In our prospective, double-blinded, randomized controlled study we compared the efficacy of wound healing and patient satisfaction depending on the application of biodegradable packing (Nasopore) impregnated with a topical steroid or an antibiotic. Ciprofloxacin was used because of its broad antimicrobial spectrum, easy accessibility in ENT operating rooms, and safety of topical application. Moreover, at the starting point of the trial, fluoroquinolones were included in the Polish recommendations for alternative antibiotic therapy in rhinosinusitis. Rejection of the initial empirical antimicrobial drugs group was done due to its abuse in patients with chronic rhinosinusitis. Betamethasone was used because of its strong anti-inflammatory effect and safety of topical application.

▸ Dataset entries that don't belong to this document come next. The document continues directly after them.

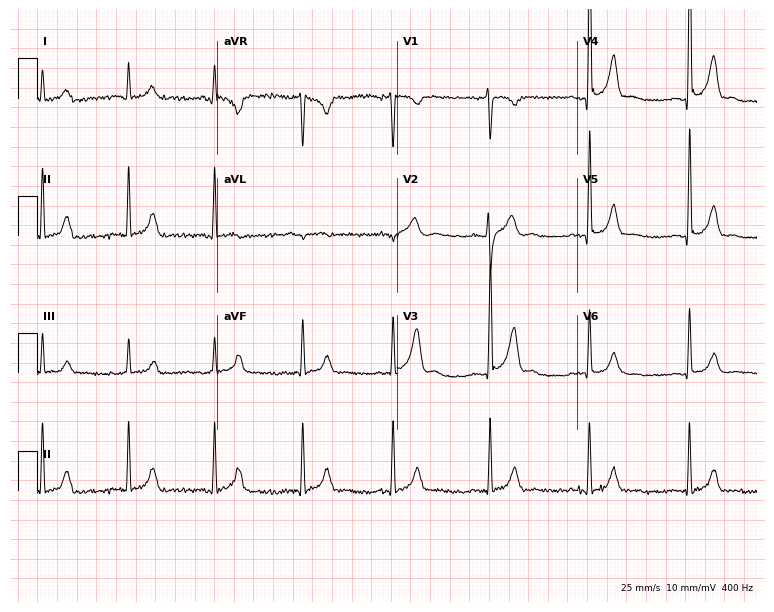
12-lead ECG from a man, 35 years old. Screened for six findings — first-degree AV block, right bundle branch block (RBBB), left bundle branch block (LBBB), sinus bradycardia, atrial fibrillation (AF), sinus tachycardia — none is recorded. Other findings, if any, are not listed.
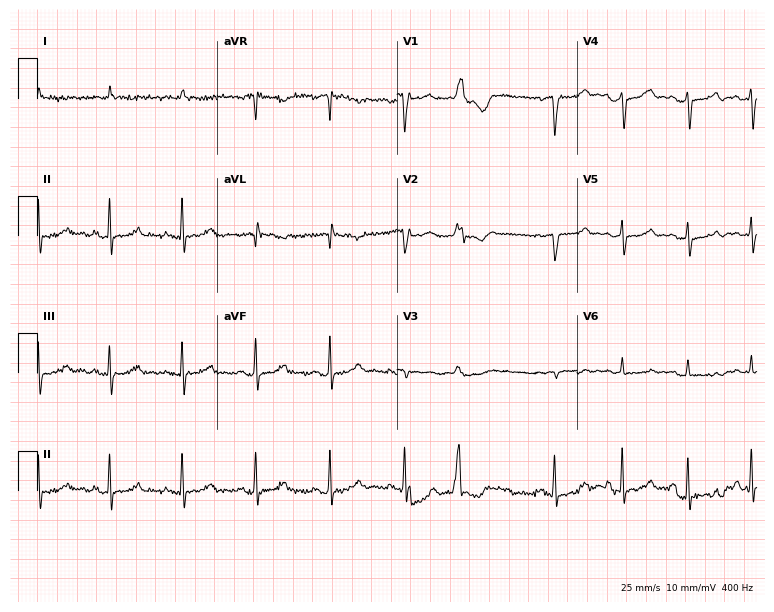
12-lead ECG from a 60-year-old male patient. No first-degree AV block, right bundle branch block (RBBB), left bundle branch block (LBBB), sinus bradycardia, atrial fibrillation (AF) or sinus tachycardia recorded for this tracing. Findings outside these six are not listed.
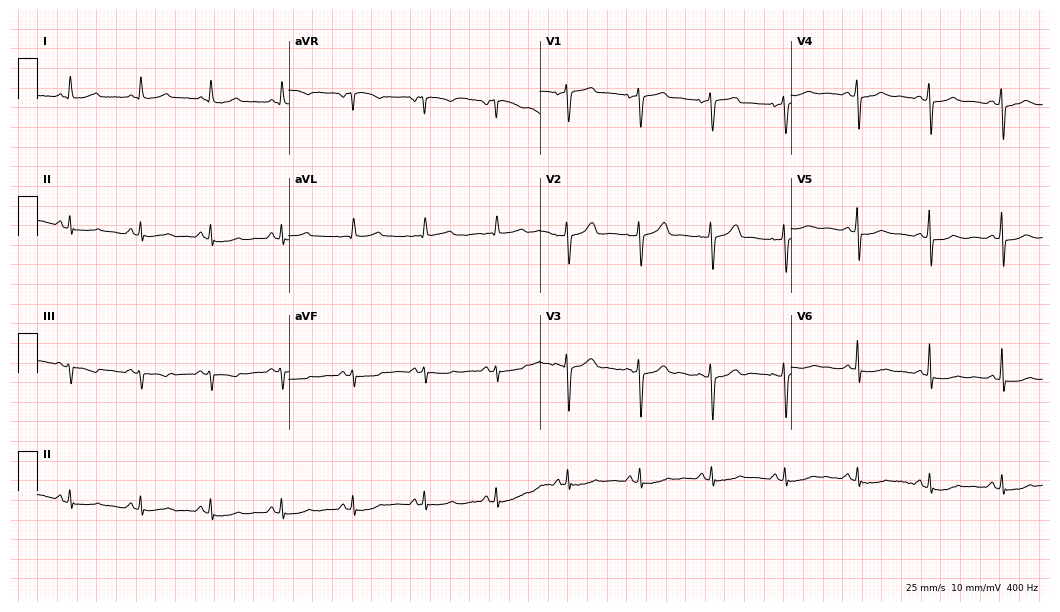
Resting 12-lead electrocardiogram (10.2-second recording at 400 Hz). Patient: a 62-year-old man. Read as a normal ECG.

The steroid-impregnated biodegradable nasal packing group compared to the control group had a better outcome in the reduction of mucosal edema at each point of the follow-up. We also observed a lower frequency of pathological secretions (Lund–Kennedy score). Although all of the patients used a systemic antibiotic after the surgery, we did not observe any influence of it on crusting or secretion in the early post-operative follow-up. In the early post-operative period the use of a steroid was responsible for sporadic episodes of bleeding, up to 10 days, and statistically significant reduction of crust. In some cases we observed a delay in Nasopore resorption, which could probably be a reason for headache up to 30 days post operation (Figure 1, Figure 2).

Figure 2

Endoscopic follow-up resorption and healing process between groups.

The same results were obtained by other authors, and indicated the improvement in the healing process with reduction of oedema, crusting and scarring.2, 4, 6, 19 In the group of nasal packing impregnated with a topical antibiotic, in comparison to the control group, we also observed a better outcome of the healing process. Up to 30 days postoperatively we recorded decreased mucous and purulent secretion. The subjective symptoms of patients’ comfort and satisfaction were more expressed. We documented a decrease in the feeling of nose blockage, decreased facial pressure, and improved smell. Better healing after ESS when using a topical antibiotic was also observed by Snikani. The author described less crusting and incidence of bacterial infection, as well as reduction or elimination of pain when removing nonabsorbable packing.

In the present study we also compared the benefits of the healing process and patient satisfaction when using steroid- or antibiotic-impregnated biodegradable nasal packing. To our knowledge this is the first comparison of two topical drugs used after ESS. We observed no statistically significant differences in each of the investigated parameters. This could probably be due to the better sensitivity of the paired statistical test used for each group in comparison to the unpaired tests used between groups. The ideal single or multiple drug regimen to achieve the best clinical results after ESS remain to be clarified. Our study demonstrated that both topical drugs have potential influence on the healing process and final clinical outcome. Future studies are needed to determine the ideal dosing of a single drug, or mixture of drugs, to achieve the best clinical results after ESS.

Conclusions

The results of this study reveal a significant improvement of steroid and antibiotic impregnated biodegradable nasal packing influence on the postoperative healing process compared to saline soaked dressing. However, antibiotic-impregnated packing demonstrated better advantage over the steroid dressing with regard to patient comfort and satisfaction. Future investigations should be focused on the combination of both active drugs administered simultaneously in the ethmoid spaces.

Conflicts of interest

The authors declare no conflicts of interest.